Work to complete: Retype the following data exactly, but leave its pictures out.

[Source data]
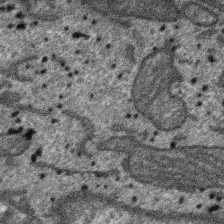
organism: Human
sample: Lung epithelial cells infected with SARS-CoV-2
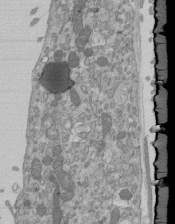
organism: Mouse
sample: ED-1 cell nuclei; centrioles
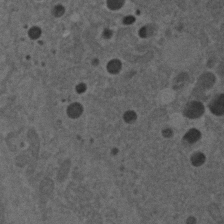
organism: C. elegans
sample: C. elegans embryo
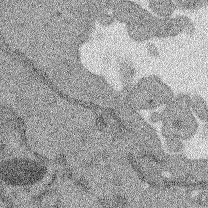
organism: Human
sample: HeLa cells
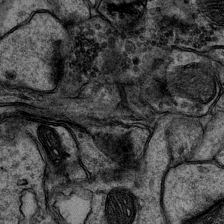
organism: Mouse
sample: CA1 Hippocampus
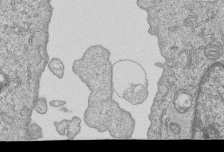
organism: Human
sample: MDA-MB-231 cells
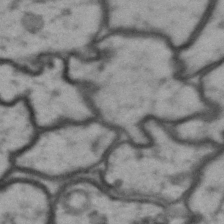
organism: Drosophila
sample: Brain
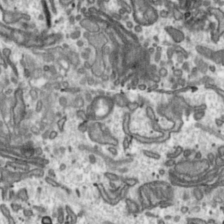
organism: Toxoplasma gondii
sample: Parasites in a vacuole inside a host cell
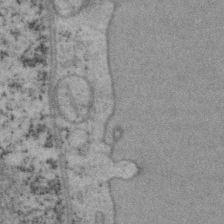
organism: Human
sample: HeLa cells
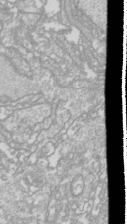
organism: Drosophila
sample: Cell division; meiosis; drosophila spermatocytes
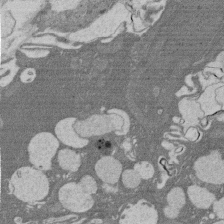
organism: Rat
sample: Salivary granule
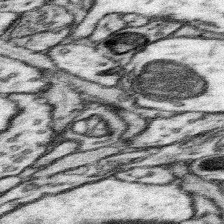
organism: Mouse
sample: Somatosensory cortex neuropil
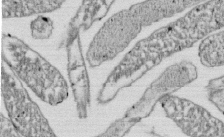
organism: E. coli
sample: Bacterial nucleoid
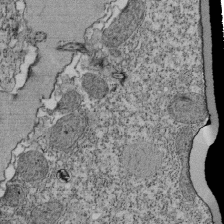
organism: Tetrahymena
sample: Cilia in tetrahymena
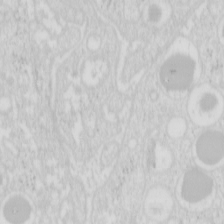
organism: Mouse
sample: Pancreas
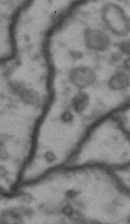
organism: Drosophila
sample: Brain
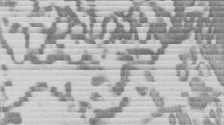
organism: Mouse
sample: Dividing mouse embryo 1 cell stage
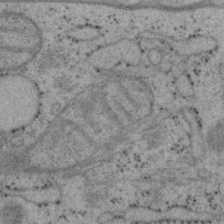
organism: Human
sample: HeLa cells
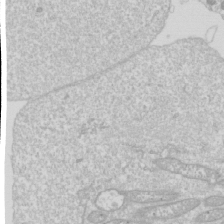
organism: Drosophila
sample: Cell division; meiosis; drosophila spermatocytes
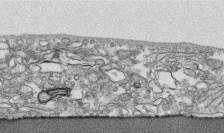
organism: Human
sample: CRL-1474
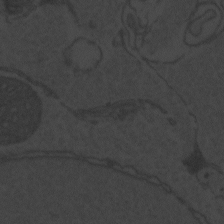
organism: Zebrafish
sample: Macrophage infected with Toxoplasma gondii
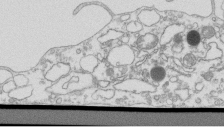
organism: Mouse
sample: Macrophages
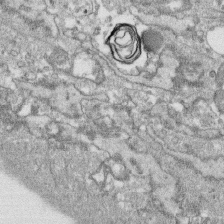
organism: Human
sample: CRL-1474
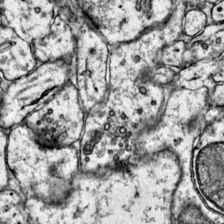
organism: Mouse
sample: Primary visual cortex
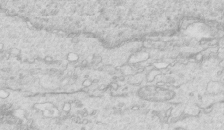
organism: Mouse
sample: Multiciliated cells
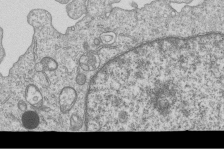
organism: Human
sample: MDA-MB-231 cells
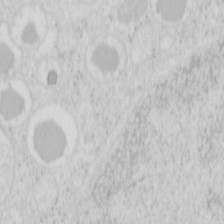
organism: Mouse
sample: Pancreas
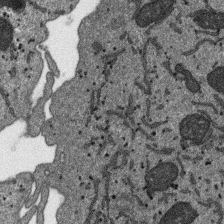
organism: Human
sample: Lung epithelial cells infected with SARS-CoV-2
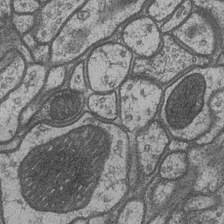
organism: Drosophila
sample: Optic medulla

Result of the exercise:
organism: Human
sample: Lung epithelial cells infected with SARS-CoV-2
organism: Mouse
sample: ED-1 cell nuclei; centrioles
organism: C. elegans
sample: C. elegans embryo
organism: Human
sample: HeLa cells
organism: Mouse
sample: CA1 Hippocampus
organism: Human
sample: MDA-MB-231 cells
organism: Drosophila
sample: Brain
organism: Toxoplasma gondii
sample: Parasites in a vacuole inside a host cell
organism: Human
sample: HeLa cells
organism: Drosophila
sample: Cell division; meiosis; drosophila spermatocytes
organism: Rat
sample: Salivary granule
organism: Mouse
sample: Somatosensory cortex neuropil
organism: E. coli
sample: Bacterial nucleoid
organism: Tetrahymena
sample: Cilia in tetrahymena
organism: Mouse
sample: Pancreas
organism: Drosophila
sample: Brain
organism: Mouse
sample: Dividing mouse embryo 1 cell stage
organism: Human
sample: HeLa cells
organism: Drosophila
sample: Cell division; meiosis; drosophila spermatocytes
organism: Human
sample: CRL-1474
organism: Zebrafish
sample: Macrophage infected with Toxoplasma gondii
organism: Mouse
sample: Macrophages
organism: Human
sample: CRL-1474
organism: Mouse
sample: Primary visual cortex
organism: Mouse
sample: Multiciliated cells
organism: Human
sample: MDA-MB-231 cells
organism: Mouse
sample: Pancreas
organism: Human
sample: Lung epithelial cells infected with SARS-CoV-2
organism: Drosophila
sample: Optic medulla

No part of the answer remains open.